Four men sit on plastic chairs waiting to be tested for the disease. Surrounding them are confirmed Ebola patients, walking around the packed dirt square getting exercise. One man collapses on the ground, unable to walk and appearing near death. Leaning against the wall is a woman who just died.
Those admitted to the unit who don’t have Ebola will surely catch it. Those already diagnosed with the disease are just waiting to see if their bodies will fight it off. I met a young woman who had been in the ward for nine days. When I asked when she would be going home, she smiled, did a little dance and said, "Today!" She is one of the lucky ones.
This Ebola outbreak is like no other. It’s urban rather than rural, and therefore faster moving. It’s occurring places where there is profound distrust of the government and where basic healthcare infrastructure was among the poorest in the world before the outbreak hit. In Liberia, there were roughly 50 doctors for a country of more than 4 million people. Some of those doctors have now died from Ebola and many clinics have closed.
At JFK medical Center, the largest hospital in Liberia, it’s a tale of contrasts. The emergency department – usually a frenzy of activity – is shut down. Ambulances are parked in the lot, going nowhere. There are not enough doctors and other health care workers to staff the emergency room, and it’s too dangerous to let patients walk in off the street. Someone with fever might have malaria, but they also might have Ebola.
The makeshift Ebola ward is down a little alley from the hospital in a concrete building that used to house the hospital’s cholera treatment center. It was converted nine days ago and has already reached capacity with nearly 60 patients, some sleeping on mats on the floor. Six of the patients have been health care workers.

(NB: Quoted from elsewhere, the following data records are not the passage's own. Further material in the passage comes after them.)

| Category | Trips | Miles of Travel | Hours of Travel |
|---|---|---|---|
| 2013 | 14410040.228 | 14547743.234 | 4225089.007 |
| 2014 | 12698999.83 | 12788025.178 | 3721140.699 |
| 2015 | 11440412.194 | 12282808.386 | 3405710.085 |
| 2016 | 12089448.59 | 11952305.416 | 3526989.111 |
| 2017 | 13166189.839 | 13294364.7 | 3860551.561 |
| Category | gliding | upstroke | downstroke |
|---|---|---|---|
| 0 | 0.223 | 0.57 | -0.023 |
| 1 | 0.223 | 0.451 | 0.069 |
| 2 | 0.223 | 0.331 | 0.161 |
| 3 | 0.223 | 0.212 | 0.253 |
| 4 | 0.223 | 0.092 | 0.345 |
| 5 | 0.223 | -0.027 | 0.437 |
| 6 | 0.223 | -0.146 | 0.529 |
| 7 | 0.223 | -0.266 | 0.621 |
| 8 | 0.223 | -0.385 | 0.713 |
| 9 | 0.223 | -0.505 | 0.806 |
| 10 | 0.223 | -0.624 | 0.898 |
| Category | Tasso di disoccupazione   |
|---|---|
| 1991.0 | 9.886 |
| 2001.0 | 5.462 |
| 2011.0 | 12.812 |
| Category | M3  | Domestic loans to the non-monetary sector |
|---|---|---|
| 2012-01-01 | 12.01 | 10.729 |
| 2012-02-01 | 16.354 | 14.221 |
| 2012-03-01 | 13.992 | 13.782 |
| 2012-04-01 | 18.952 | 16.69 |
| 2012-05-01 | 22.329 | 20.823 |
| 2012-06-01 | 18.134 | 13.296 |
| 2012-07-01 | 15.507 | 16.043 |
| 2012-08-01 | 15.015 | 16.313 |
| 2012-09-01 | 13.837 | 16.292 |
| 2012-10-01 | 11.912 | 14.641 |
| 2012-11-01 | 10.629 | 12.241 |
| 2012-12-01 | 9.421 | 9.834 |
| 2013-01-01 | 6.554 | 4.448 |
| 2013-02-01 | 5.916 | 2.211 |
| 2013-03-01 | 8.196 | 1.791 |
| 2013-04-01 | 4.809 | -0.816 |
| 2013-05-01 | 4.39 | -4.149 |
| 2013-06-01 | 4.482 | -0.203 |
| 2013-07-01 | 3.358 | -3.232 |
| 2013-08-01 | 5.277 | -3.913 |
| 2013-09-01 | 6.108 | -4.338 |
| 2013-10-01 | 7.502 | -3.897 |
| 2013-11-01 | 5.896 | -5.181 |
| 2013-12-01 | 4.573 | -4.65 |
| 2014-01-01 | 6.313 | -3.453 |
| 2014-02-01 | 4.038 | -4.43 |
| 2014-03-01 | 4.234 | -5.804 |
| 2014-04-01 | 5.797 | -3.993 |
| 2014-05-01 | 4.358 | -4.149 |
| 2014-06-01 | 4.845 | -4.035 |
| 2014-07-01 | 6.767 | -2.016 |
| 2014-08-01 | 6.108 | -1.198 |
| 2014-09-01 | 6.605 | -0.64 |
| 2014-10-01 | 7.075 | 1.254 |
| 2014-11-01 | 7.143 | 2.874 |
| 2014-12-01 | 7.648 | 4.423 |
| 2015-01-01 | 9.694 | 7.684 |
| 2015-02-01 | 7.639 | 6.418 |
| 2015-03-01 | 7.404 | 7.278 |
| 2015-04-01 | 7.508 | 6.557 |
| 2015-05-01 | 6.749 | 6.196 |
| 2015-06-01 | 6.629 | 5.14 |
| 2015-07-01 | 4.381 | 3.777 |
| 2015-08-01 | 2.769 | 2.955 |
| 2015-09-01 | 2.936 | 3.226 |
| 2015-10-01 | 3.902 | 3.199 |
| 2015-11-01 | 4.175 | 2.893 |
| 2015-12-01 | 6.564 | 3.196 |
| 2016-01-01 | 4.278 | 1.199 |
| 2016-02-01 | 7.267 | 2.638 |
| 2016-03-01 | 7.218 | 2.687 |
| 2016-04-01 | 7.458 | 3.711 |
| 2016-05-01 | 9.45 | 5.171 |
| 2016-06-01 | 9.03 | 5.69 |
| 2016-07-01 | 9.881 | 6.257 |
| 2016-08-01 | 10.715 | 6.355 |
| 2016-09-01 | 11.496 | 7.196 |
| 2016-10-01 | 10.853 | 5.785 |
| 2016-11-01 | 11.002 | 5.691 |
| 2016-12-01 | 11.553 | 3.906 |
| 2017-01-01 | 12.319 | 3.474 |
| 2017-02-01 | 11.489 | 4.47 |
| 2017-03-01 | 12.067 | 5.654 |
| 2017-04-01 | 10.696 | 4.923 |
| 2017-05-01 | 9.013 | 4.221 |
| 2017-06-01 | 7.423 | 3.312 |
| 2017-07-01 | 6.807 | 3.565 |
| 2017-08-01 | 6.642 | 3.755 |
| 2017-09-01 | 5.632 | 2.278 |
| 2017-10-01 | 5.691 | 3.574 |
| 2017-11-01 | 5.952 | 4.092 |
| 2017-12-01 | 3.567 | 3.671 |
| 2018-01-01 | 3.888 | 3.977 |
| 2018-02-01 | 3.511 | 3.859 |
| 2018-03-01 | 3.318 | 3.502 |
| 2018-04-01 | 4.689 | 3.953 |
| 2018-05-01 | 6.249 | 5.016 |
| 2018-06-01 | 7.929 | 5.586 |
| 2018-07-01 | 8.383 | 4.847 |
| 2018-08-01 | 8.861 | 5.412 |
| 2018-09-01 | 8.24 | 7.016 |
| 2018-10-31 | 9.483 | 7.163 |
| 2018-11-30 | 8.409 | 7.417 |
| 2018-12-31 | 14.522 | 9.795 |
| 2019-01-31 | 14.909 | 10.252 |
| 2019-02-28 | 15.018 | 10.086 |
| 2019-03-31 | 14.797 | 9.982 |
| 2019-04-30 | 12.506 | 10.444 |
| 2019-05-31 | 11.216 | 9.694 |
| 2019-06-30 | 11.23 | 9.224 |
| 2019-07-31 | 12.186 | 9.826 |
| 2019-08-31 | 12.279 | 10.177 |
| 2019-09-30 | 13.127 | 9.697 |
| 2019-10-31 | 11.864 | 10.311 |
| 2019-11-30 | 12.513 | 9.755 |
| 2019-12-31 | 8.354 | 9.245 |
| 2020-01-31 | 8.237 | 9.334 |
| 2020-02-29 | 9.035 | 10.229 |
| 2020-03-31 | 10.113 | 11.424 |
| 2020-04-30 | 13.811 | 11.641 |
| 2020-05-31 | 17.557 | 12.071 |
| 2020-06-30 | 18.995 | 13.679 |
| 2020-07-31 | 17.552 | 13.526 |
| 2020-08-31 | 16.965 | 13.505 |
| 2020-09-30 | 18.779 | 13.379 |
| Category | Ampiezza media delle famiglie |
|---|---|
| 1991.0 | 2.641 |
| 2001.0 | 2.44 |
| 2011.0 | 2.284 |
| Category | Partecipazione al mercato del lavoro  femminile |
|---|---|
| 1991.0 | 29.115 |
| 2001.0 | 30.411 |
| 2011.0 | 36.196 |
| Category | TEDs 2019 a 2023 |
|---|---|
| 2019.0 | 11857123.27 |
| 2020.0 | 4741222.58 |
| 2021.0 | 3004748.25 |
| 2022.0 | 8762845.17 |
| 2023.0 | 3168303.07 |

Inside the center, there were two parallel paths separated by a two-foot high red mesh screen: one leading to the isolation ward, the other to the triage tent. The triage tent was about 100 square feet separated down the middle by a low wall. On our side, three nurses and physician assistants sat at a table, getting information from patients. No physical contact with the patients was allowed. If a patient collapsed, they would have to wait until someone in proper gear was available to help.
While we were there, over a course of 20 minutes, three patients were evaluated. All of them had contact with someone with Ebola and all now had symptoms consistent with the disease. They were admitted as suspect cases and would be tested.
Behind the triage tent was the isolation ward, where patients were waiting to die or survive. The scene was apocalyptic. I asked the security guard if he was scared. "No," he replied. If an Ebola patient comes near him and tries to touch him, he runs. He showed me where he once knocked down the fence running to escape.
Dr. Kaggwa believes that with more resources, more beds and more protective gear, more patients with Ebola will be cured and fewer health care workers will get sick. For now, the outbreak toll continues to tick up, with no end in sight.